● **Instructions to follow**: Across the material below, how many lines contain the word "Brasil"? Give only the number.

● **Task input**:

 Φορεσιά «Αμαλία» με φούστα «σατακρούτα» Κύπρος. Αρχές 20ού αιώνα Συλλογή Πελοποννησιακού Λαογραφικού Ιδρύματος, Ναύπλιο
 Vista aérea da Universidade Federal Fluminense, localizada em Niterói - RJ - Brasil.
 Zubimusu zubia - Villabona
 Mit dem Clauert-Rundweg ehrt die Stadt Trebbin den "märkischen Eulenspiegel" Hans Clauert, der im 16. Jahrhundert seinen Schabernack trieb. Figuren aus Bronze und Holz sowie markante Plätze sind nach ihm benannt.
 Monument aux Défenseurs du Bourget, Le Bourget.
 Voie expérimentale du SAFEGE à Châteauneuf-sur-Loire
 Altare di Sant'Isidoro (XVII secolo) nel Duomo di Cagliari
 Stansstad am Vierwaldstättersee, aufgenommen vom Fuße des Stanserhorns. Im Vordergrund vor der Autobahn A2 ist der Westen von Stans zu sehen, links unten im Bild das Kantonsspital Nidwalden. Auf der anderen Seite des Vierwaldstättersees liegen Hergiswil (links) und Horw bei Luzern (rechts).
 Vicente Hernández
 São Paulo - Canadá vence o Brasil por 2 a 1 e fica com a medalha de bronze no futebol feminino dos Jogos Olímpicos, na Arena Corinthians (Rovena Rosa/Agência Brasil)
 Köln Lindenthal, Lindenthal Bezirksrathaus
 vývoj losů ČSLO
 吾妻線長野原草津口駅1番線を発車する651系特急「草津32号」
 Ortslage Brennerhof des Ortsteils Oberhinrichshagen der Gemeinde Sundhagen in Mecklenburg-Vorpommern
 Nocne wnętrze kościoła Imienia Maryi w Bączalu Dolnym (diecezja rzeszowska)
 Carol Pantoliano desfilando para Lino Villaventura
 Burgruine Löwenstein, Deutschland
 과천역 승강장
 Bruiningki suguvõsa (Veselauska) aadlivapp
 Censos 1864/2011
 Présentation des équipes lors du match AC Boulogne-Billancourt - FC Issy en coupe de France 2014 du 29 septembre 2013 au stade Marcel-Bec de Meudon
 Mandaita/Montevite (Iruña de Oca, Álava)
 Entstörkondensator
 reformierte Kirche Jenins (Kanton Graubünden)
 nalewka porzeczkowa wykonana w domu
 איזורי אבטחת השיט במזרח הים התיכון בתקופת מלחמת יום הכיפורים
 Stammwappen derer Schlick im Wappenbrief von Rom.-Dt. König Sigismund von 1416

● **Reply to the task**: 2